Era ziguezagueante, há alturas em que se vê claramente que não sabe o caminho a seguir. Depois da II Guerra Mundial, entre 45 e 47, não sabe qual é o futuro da Europa nem sabe qual é o futuro do Estado Novo. Fala de "eleições tão livres como na livre Inglaterra" - mas depois não as faz. Em termos económicos, há anos de grande indecisão porque não se sabe o que vai acontecer à Europa.
O ditador detestava a expressão ‘salazarismo'...
No momento em que se usasse o termo ‘salazarismo' como uma doutrina, deixaria de poder evoluir. Quando o fiel ‘Diário da Manhã' começa nos anos 30 a escrever artigos sobre o salazarismo, Salazar chama-os à ordem e escreve ao director do jornal a perguntar: "mas o que é isso do salazarismo?".
Fala, a certa altura, das piadas sobre Salazar...
Há muitas piadas que se contam e que o próprio Salazar conhecia. Há uma clássica, que, salvo erro, é a própria Christine Garnier que a cita, o que quer dizer que não se importava que contassem piadas sobre ele. Provavelmente ria com as piadas porque tinha sentido de humor.
"SALAZAR JÁ NÃO SERIA HOJE ACEITÁVEL"
Por que é que Salazar continua a vender tanto, mais de trinta anos depois da democracia?
Salazar marcou mais Portugal do que qualquer outro político. De certa forma, estamos a viver ainda as consequências dos anos de Salazar no poder.
Seria possível um Salazar hoje na política portuguesa?
Salazar governa um país em que a maior parte dos portugueses não ligava à política, o que já não é o caso.

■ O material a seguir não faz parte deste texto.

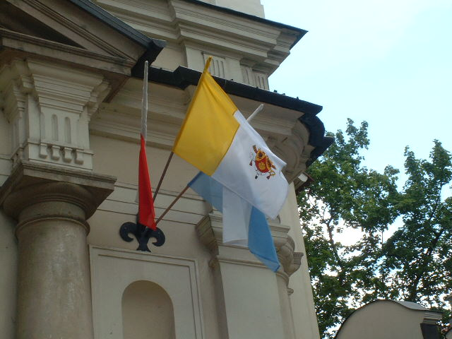 Description Standaard van paus Benedictus XVI tussen de vlag van Polen en de vlag van Krakau aan de muur van de Sint Florianskerk in Kraków. Date8 juni 2006, geupload op 9 juni 2006SourceOwn workAuthorZelf gemaakt door Ninane (overleg) op 8 juni 2006Permission (Reusing this file) Eigen werk Standaard van paus Benedictus XVI tussen de vlag van Polen en de vlag van Krakau aan de muur van de Sint Florianskerk in Kraków.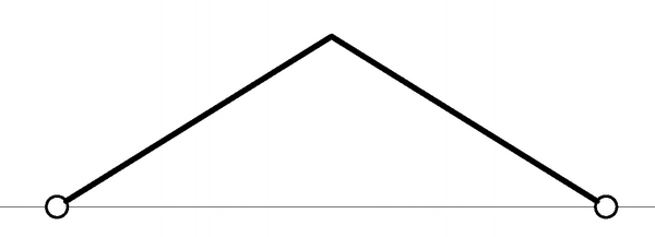 Треугольная арка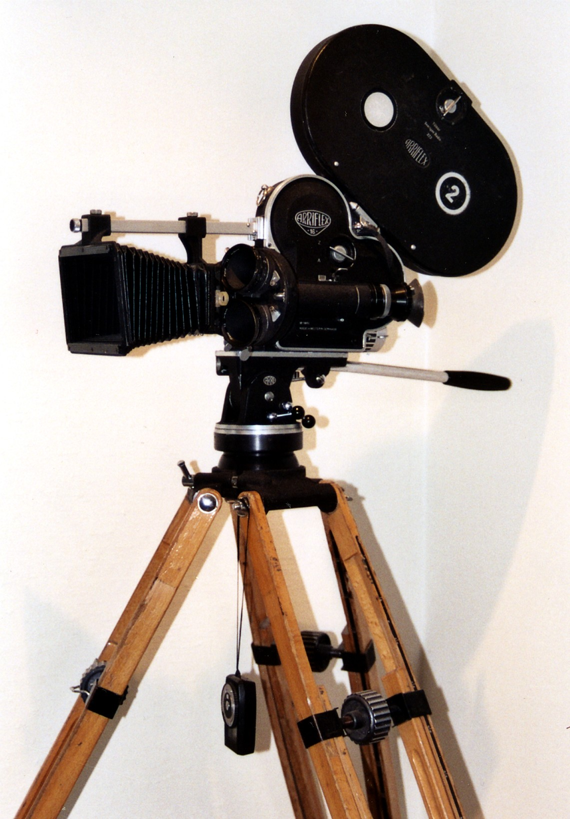 16mm filmkamera Arriflex 16 SR på trästativ

O que ele queria era que as elites portuguesas lhe deixassem a iniciativa. Esse cenário já não seria aceitável.
O ditador é uma consequência da I República?
Em parte, é. Os antecedentes do golpe de 1926 que vai dar ao Estado Novo tem a ver com o falhanço da I República - e esse fracasso está em parte ligado à experiência da Grande Guerra.
Há razões para comemorar a I República ou festejar a memória de políticos como Afonso Costa?
Festejada não diria, mas entendida sim. Não se entende o século XX português sem se entender a I República. Penso que os historiadores que se dedicaram ao estudo da República em 2010 já o fazem há muito tempo. O que têm agora é uma audiência e uma urgência maiores.
PERFIL
Filipe Ribeiro de Meneses, professor de História na Universidade Nacional da Irlanda, 40 anos, é o autor do livro ‘Salazar'. Tirou o doutoramento no Trinity College de Dublin. Filho de um diplomata, viveu grande parte da vida no estrangeiro.